Nach der schlimmsten Flugzeugkatastrophe seit 30 Jahren ist mit 153 Toten ist auf dem Unglücksflughafen inzwischen wieder weitestgehends Ruhe eingekehrt, der normale Flugbetrieb im vollen Gange. Die Blackboxen des Flugzeuges sind bereits in Untersuchung. Der Pilot der Maschine wurde identifiziert. An seinen Unterarmen fand man heftige Frakturen, was darauf hindeuten könnte, dass er vor dem Crash versucht hatte die Maschine mit aller Kraft zu stoppen. In Spanien gibt es ein sehr negatives Presseecho gegen die zur Star Alliance gehörenden Airline "Spanair". Auf dem Flughafen in Barajas wurde eine Liste mit Beschreibungen der nicht identifizierten Verletzten herausgegeben und die Adressen der Krankenhäuser in welchen sich diese befinden. Demnach schweben vier der 19 Überlebenden dieses Horrors zur Zeit noch in Lebensgefahr. 6 Weitere sind in einem kritischen Zustand und 8 stehen unter Beobachtung, eine Person hat nur leichte Verletzungen. Nur drei Kinder haben das schreckliche Unglück überlebt, sie weinen und fragen nach ihren Eltern.
Es handelt sich um den 8-jährigen Alfredo Alfonso und um die ca. 12-jährige Maria, sowie einen weiteren Jungen im Alter von ca. 6 jahren. Alle haben vor allem Brüche und offene Verletzungen an den Beinen. Das Mädchen sei in einem kritischen Zustand heisst es aus dem Madrider Krankenhaus "La Paz" Hospital
Angaben der Flughafenverwaltung von Barajas
Hospital "La Paz" : 5 Verletzte
(Es waren gestern noch sechs Überlebende in dieser Klinik, aber ein junger Mann von ca. 25 Jahren ist seinen schweren Verbrennungen (45%) am Abend erlegen.)

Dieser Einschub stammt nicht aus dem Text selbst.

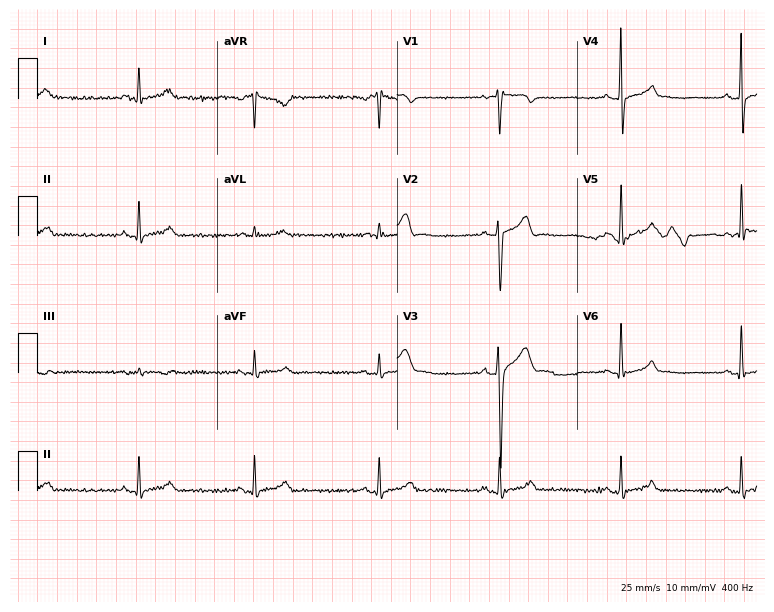
12-lead ECG from a male, 36 years old. Labelled as a normal ECG.

Ein Mann etwas über 40 Jahre alt mit gebrochenem Becken und Brusttrauma. Prognose ernst.
Ein Mann ca. 30 Jahre alt mit Rippen Frakturen, Brust-Trauma und Hemoneumotorax. Prognose ernst.
Eine Frau ca. 40 Jahre alt 45% der Haut verbrannt. Prognose sehr ernst.
Ein Mann ca. 40 Jahre alt mit Verbrennungen der Atemorgane. Prognose ernst.
Ein Mann ca. 40 Jahre alt mit Frakturen der Oberschenkels und des Beckens. Prognose ernst.
Hospital Niño Jesús: Ein Verletzter
Ein Junge ca. 8 Jahre alt mit einem gebrochenen Bein. Prognose mild.
Hospital La Princesa : Zwei Verletzte
Eine Frau, ca. 30-35 Jahre alt - Diagnose: Pneumothorax links, Polytrauma. Prognose vorbehaltlich ernst.
Eine Frau, ca. 27 Jahre alt - Diagnose: Starke Gesichtsverbrennungen. Prognose vorbehaltlich ernst.
Hospital Ramon y Cajal : Sechs Verletzte
Eine Frau. ca 56 Jahre alt - Diagnose: Kopfverletzungen. Prognose vorbehaltlich ernst.
Eine Frau ca. 42 Jahre alt - Diagnose: gebrochenen linken Oberschenkel. Prognose: Vorbehalt.
Junge ca. 6 Jahre alt - Diagnose: Kopfhaut mit Kopf-Trauma, Verletzungen im Gesicht und an Extremitäten. Kinderkardiologie (UVI.) Prognose Vorbehalt.
Ein Mann ca. 57 Jahre alt - Diagnose: gebrochenes Jochbein, gebrochenen rechten Oberschenkel und Sprunggelenkes, izqdo. Pulmonale Prellung. Prognose ernst.
Eine Frau ca. 50 Jahre alt - Diagnose TEC und Brust mit Pneumothorax sowie Frakturen an den unteren Gliedmaßen. Prognose ernst.
Eine Frau ca. 45 - 50 Jahre alt - Diagnose: Im Koma mit vielen Verletzungen. Prognose sehr ernst.